There are in the records of antiquity certain acts of virtue so complete, so perfectly accomplished, that they have the quality of something outside ordinary human possibility. The man who, having received a terrible wound, surveys it with the composed curiosity of a physician examining another man’s injury. The prisoner of war who refuses to beg for his life and meets his death not with defiance but with a kind of courteous indifference. The philosopher who drinks his hemlock in apparent serenity while his friends weep around him. We call these stories of virtue. But I ask myself: are they not also something else, something for which we have no good word — a kind of achievement beyond virtue, where virtue has been practiced so long it has ceased to require effort and become simply the nature of the man?

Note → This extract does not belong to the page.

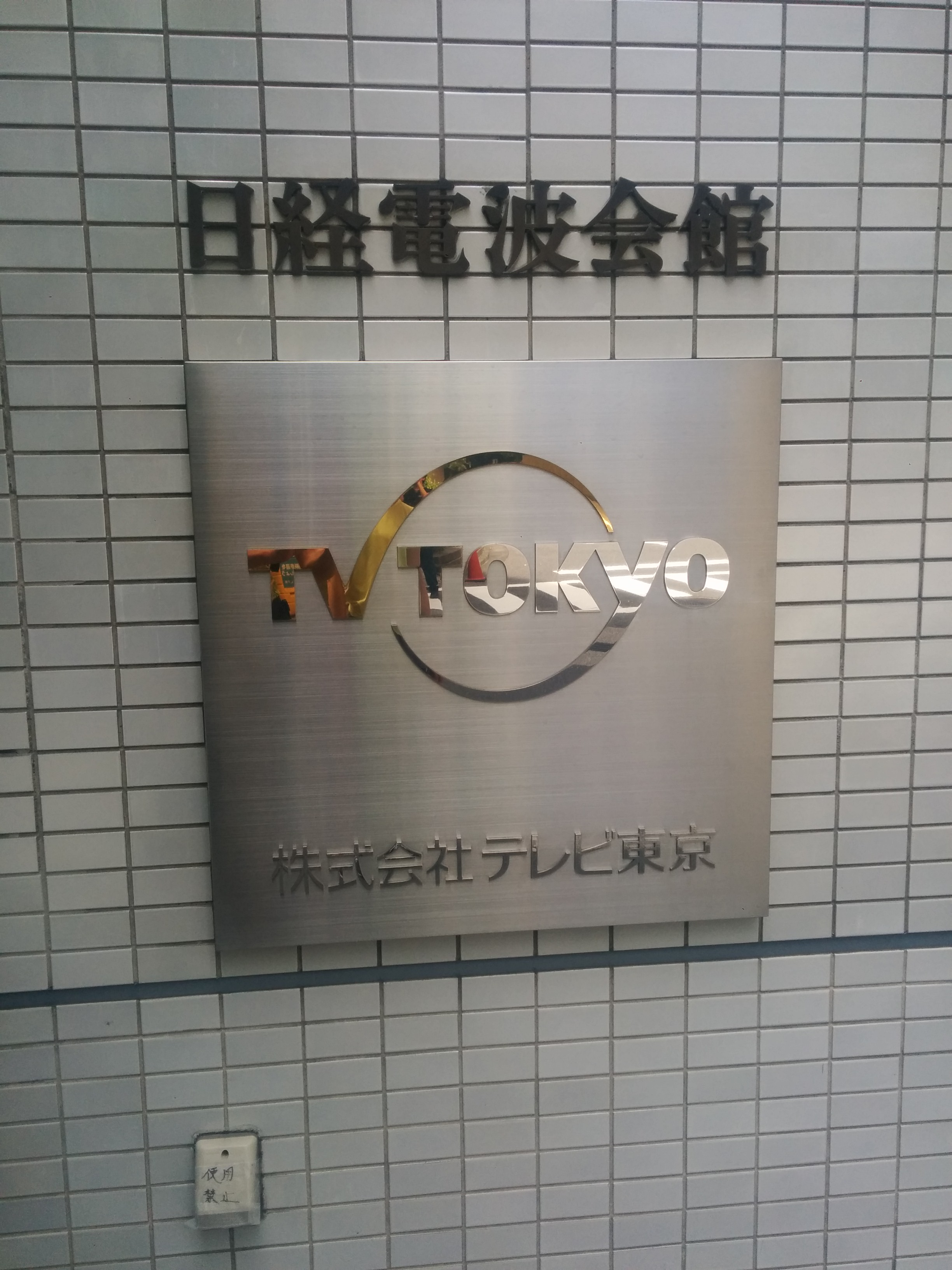 Besides entrance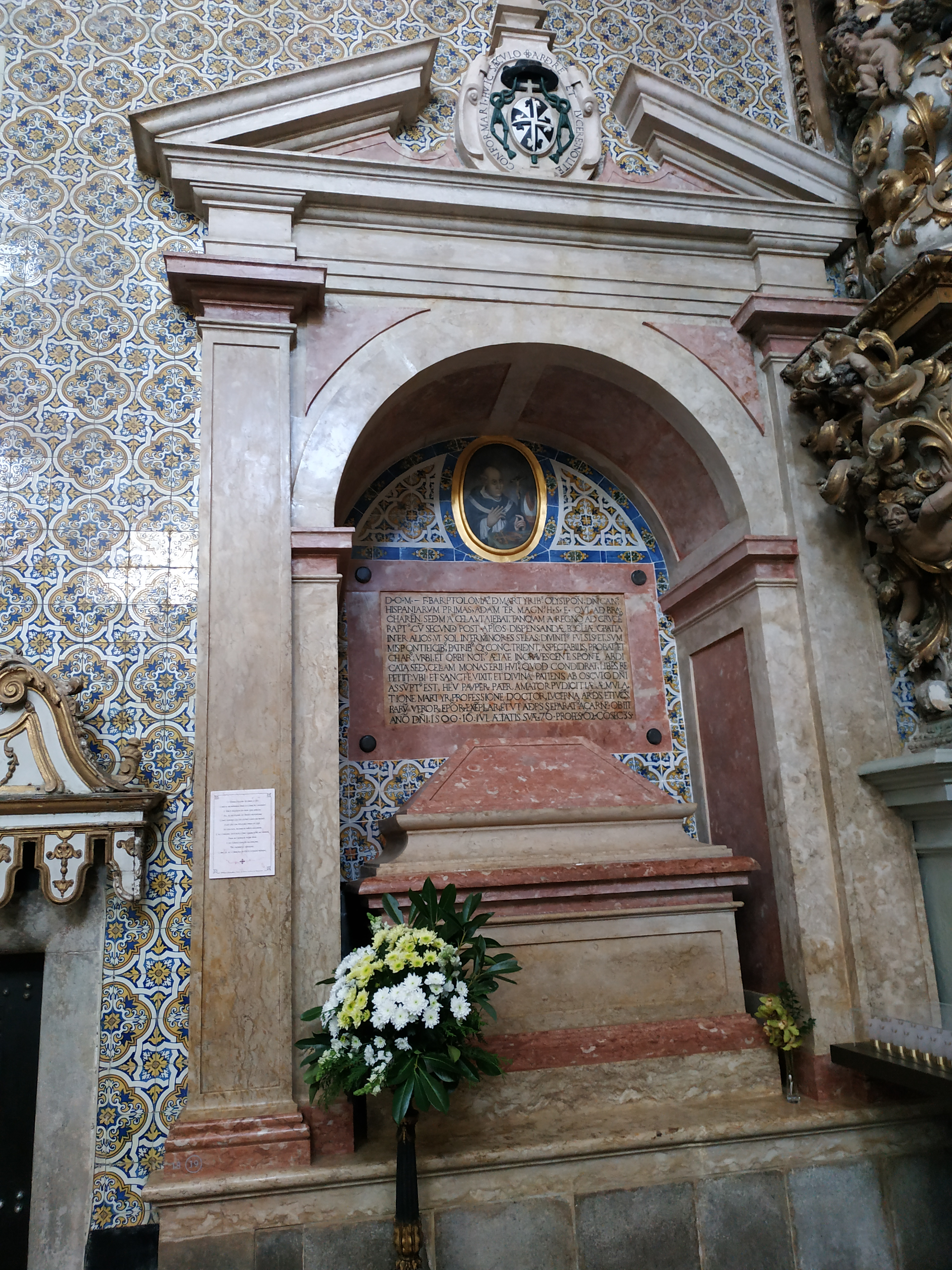 Viana do Castelo City Portugal

The virtue of philosophy is a thing described. It tells us what the virtuous man feels, what he prefers, how he comports himself in difficulty. But it tells us this in language — in maxims and arguments — which is a very long way from the actual experience of being tested. I can describe courage perfectly and be found wanting when the occasion arrives. Many men have been. The description is not the thing; the philosophical account of virtue is not the possession of virtue; and the gap between the two is where most lives are actually lived.

“Virtue is something other and nobler than the inclinations that lead us toward goodness; the name of virtue presupposes difficulty and resistance, and cannot be exercised without opposition.”

This is why I distrust the cheerful practitioner of virtue — the man who tells me he finds goodness easy, who has never been seriously tempted, who conducts his honest life in comfortable circumstances among honest companions. His virtue may be genuine, but it is untested, and we do not know whether it would survive a real test any more than we know whether a bridge will hold until something heavy crosses it.

I am not recommending we manufacture difficulties in order to prove ourselves. I am saying that the virtue which the ancient examples hold up is not something that can be adopted from the outside, learned from reading, or produced by resolution. It must be grown, by a long discipline of small choices, until the man and the virtue become indistinguishable. That is what we admire in those extreme examples — not that they decided to be virtuous in the moment of crisis, but that they had become, over a lifetime, the kind of men for whom no other response was possible.